Soviet Union Table of Contents
In January 1960, Khrushchev unveiled the new nuclear strategy in a speech to the Supreme Soviet. According to Khrushchev, this strategy's aim was deterring war rather than fighting it (see Evolution of Military Doctrine , this ch.). Despite Khrushchev's emphasis on deterrence and reductions in military manpower, Sokolovskii's Military Strategy focused on apocalyptic scenarios for fighting a world war with nuclear weapons and stressed the need for mass armies. The idea of preemption resurfaced, this time on an intercontinental basis, because the Soviet Union had acquired nuclear intercontinental ballistic missiles (ICBMs) and could threaten the territory of the United States. Sokolovskii maintained that the Soviet side had to "frustrate" an enemy coalition's attack by delivering massive nuclear strikes on the enemy's territories. These strikes would destroy not only the enemy's weapons but also the enemy's will to continue the war, thus limiting the damage from a retaliatory strike.
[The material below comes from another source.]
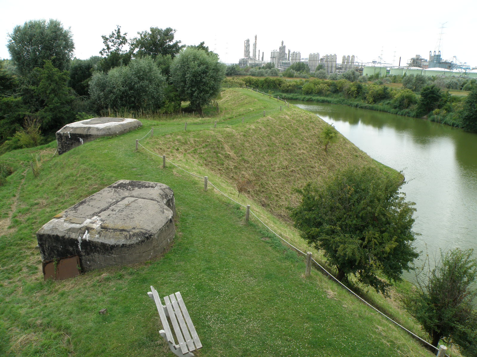 Fort de Liefkenshoek, situé sur la rive gauche de l'Escaut à 12km (à vol d'oiseau) au nord-ouest d'Anvers, dans la commune de Beveren (section de Kallo), Belgique. Vue sur les remparts, les deux bunkers allemands de 1917 et la pétrochimie environnante depuis le sommet du belvédère (coup d'oeil vers le sud).

This view of nuclear strategy prevailed during most of the l960s. Soon after the publication of the third edition of his Military Strategy in l968, however, Sokolovskii wrote with an eye on the future: "Military affairs are entering or have already entered the next stage of their development, and apparently it is necessary to introduce essential changes into military art." Such changes began to occur in the 1960s and continued through the 1970s and 1980s.